Copy out the listing that follows, exact in every word, and skip the images.

▸ **Data shown**:
+++

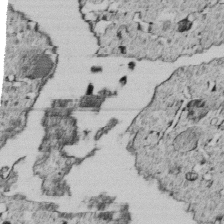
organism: C. elegans
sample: C. elegans embryo early stage
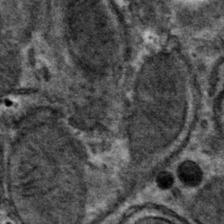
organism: Mouse
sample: Mouse hepatocytes
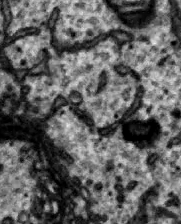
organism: Human
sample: HeLa cells
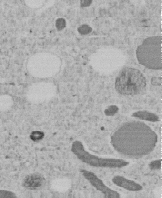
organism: C. elegans
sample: C. elegans embryo early stage
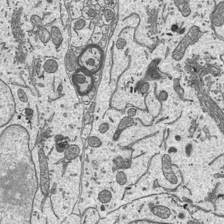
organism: Mouse
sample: Suprachiasmatic nucleus
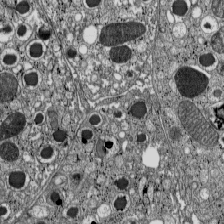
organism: C57BL Mouse
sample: Pancreatic islet
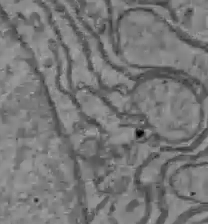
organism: C57BL Mouse
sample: Liver
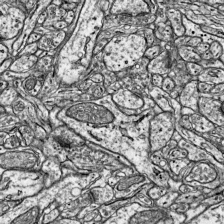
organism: Mouse
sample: Visual Cortex
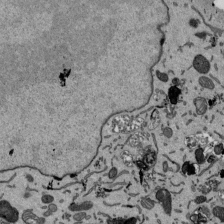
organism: Mouse
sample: ED-1 cell nuclei; centrioles
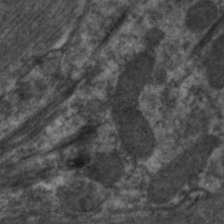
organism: C. elegans
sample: Pharynx
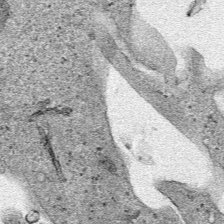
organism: Human
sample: Mitochondria in HCT116 cells
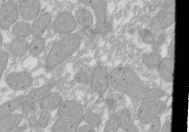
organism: Xenopus
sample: Cilia; centrioles in frog embryo cells
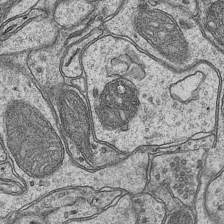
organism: Mouse
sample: CA1 Hippocampus
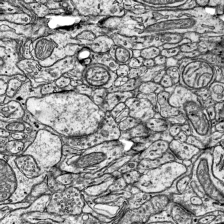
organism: Mouse
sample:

+++

▸ **Result for this exercise**:
organism: C. elegans
sample: C. elegans embryo early stage
organism: Mouse
sample: Mouse hepatocytes
organism: Human
sample: HeLa cells
organism: C. elegans
sample: C. elegans embryo early stage
organism: Mouse
sample: Suprachiasmatic nucleus
organism: C57BL Mouse
sample: Pancreatic islet
organism: C57BL Mouse
sample: Liver
organism: Mouse
sample: Visual Cortex
organism: Mouse
sample: ED-1 cell nuclei; centrioles
organism: C. elegans
sample: Pharynx
organism: Human
sample: Mitochondria in HCT116 cells
organism: Xenopus
sample: Cilia; centrioles in frog embryo cells
organism: Mouse
sample: CA1 Hippocampus
organism: Mouse
sample:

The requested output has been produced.